Recorded information
# # # #

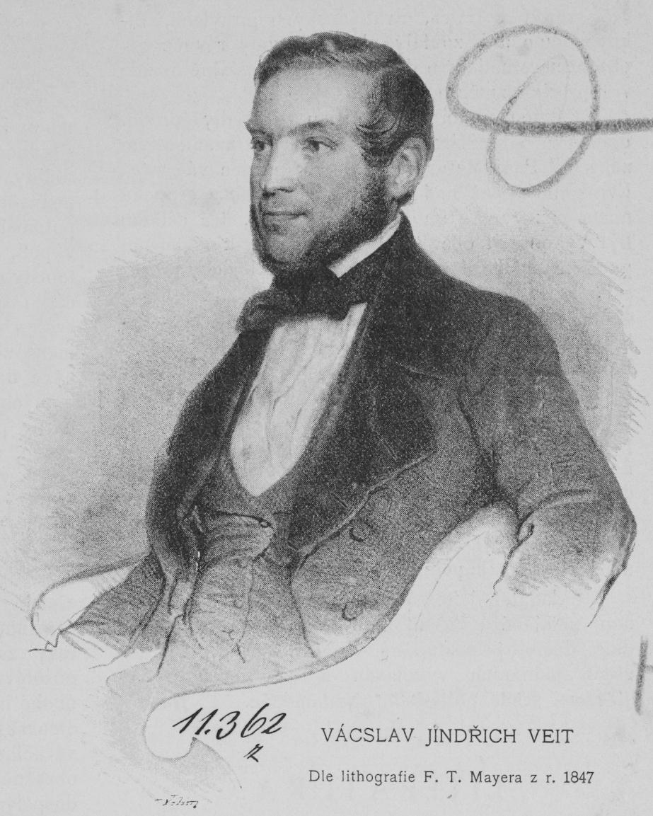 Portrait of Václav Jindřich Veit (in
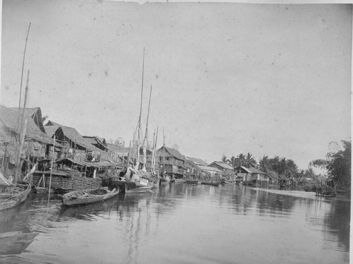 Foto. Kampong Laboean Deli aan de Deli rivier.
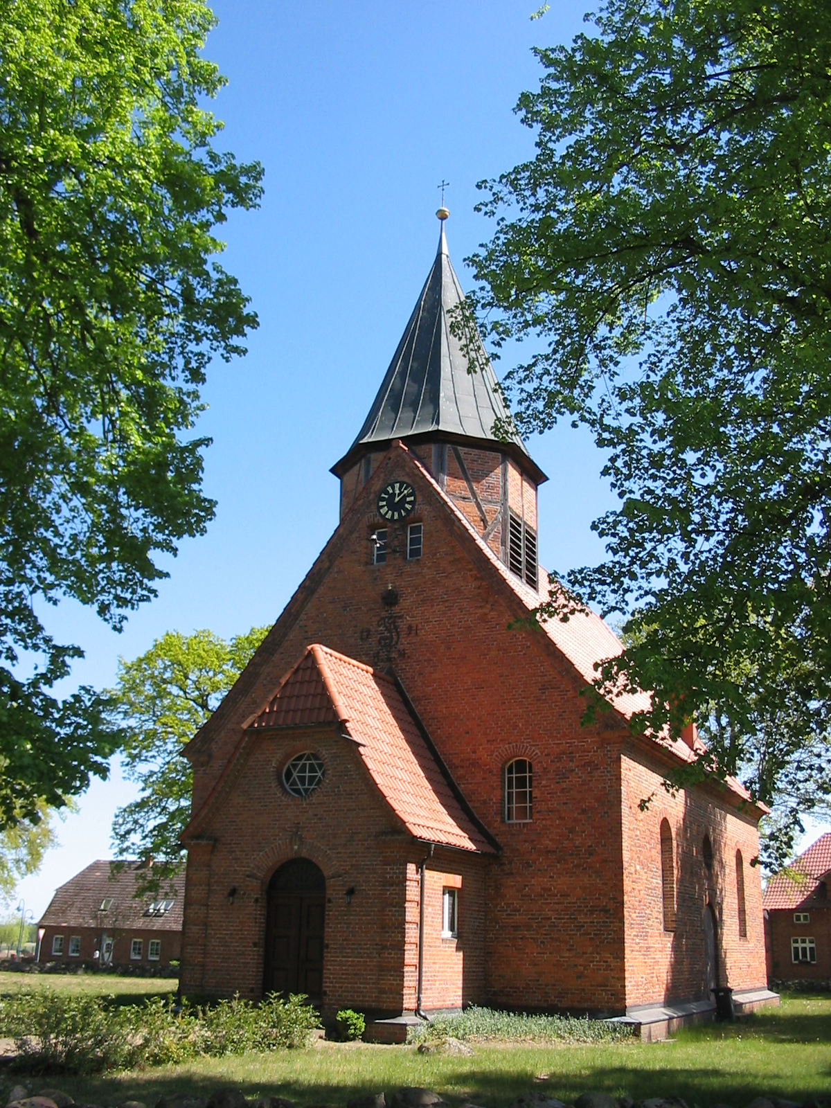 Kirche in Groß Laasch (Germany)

# # # #

Assignment
Write out the data word for word, with every picture dropped.

Response
 Portrait of Václav Jindřich Veit (in
 Foto. Kampong Laboean Deli aan de Deli rivier.
 Kirche in Groß Laasch (Germany)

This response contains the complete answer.